Cada una de estas personas, cada peatón que cruza de una esquina a la otra en cualquier lugar, todos portamos un recuerdo primario propio; un cuerpo infantil, una luz y un suelo particular; una historia de consolidación familiar única; una mesita donde coloreábamos casas con buzones en la banqueta. O no.
Mi abuelo creció en un rancho en Apan, Hidalgo. Le gustaba andar entre los animales y mirar a los peones jugar frontón a mano. Sé que él llegó ahí porque llamaron a su padre a administrar la operación y “la casa era donde había trabajo”. Puedo imaginarme sus amaneceres con luz húmeda y terrosa; su cama compartida con alguno de sus hermanos, dentro de un cuarto de piedra en el que habrá habitado la familia completa. Me gusta pensar sus primeros juegos persiguiendo conejos entre los magueyes.
Mi abuela creció en Coyoacán, en un Coyoacán rural que ya no existe, dice ella. Imagino su luz de mañana conducida por la voz cariñosa de su padre, el olor a café colado en la estufa y frijoles calientes ya en la mesa. No sé cómo habrá sido el techo de su casa, pero sé que desde muy chica admiraba a mi bisabuelo haciendo tapetes de aserrín y flores en honor de la virgen de la Candelaria. Cuenta que en su dinámica de vida el juego trascendía las bardas y la llevaba, en bicicleta, hacia el Jardín Centenario y los pedregales del rededor.

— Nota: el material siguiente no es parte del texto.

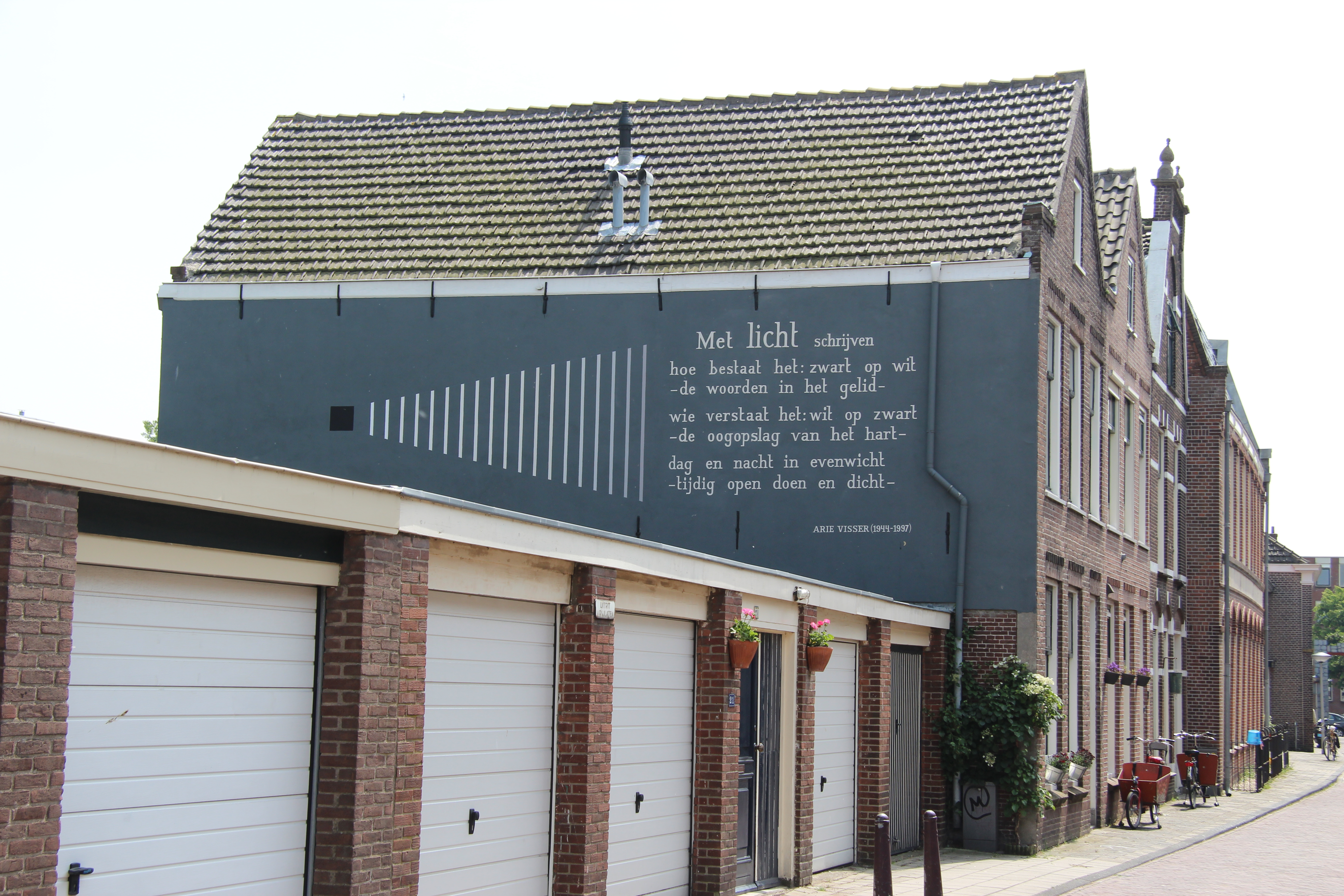 Arie Visser - Met licht schrijven. Officiële onthulling woensdag 12 juni 2013, 19.30 uur, ter gelegenheid van het vierde eeuwfeest van de Maredijkbuurt van 8 t/m 15 juni 2013. Leiden

Hay algo de esas historias, de esas luces, techos y suelos que me conforma, hay algo que se incrusta en la memoria de casa de mis padres y, ahora, en las ventanas arboladas de la mía. Algo de la idea de familia de esa niña de la Candelaria, del ímpetu de progreso del fanático del frontón, de los trazos en los planos de mi padre y la valentía de mi madre, ha tomado lugar en mi propio proyecto de vida.
Hoy, las condiciones de la Ciudad de México, como las de varias de las urbes importantes alrededor del mundo, vuelven complicado pensar en diseñar y construir una casa, no solo por la falta de terrenos sino por lo prácticamente incosteable que resulta. Las políticas y los poderes económicos han centralizado las oportunidades de vida –o lo que entendemos como tal–, por lo que el manejo de recursos, servicios e infraestructura empujan, cada vez más, a la verticalización densificada de la vivienda.
Pero el vínculo único que establecemos con nuestros espacios de vida se mantiene y, entre tanta velocidad y voracidad –en busca de las dichosas oportunidades–, el refugio y protección que la casa brinda se vuelve aun más indispensable.
Hoy, aquí, el proceso de consolidación individual y familiar que vivimos es muy distinto al de nuestros abuelos y nuestros padres. Sin embargo, en todos los sentidos, parte del mismo lugar: la casa. La casa y todo lo que representa. La casa, nuestras cosas, nuestros espacios, nuestro tiempo. La casa, nuestra historia. La casa, nuestros planes. Yo, mi casa.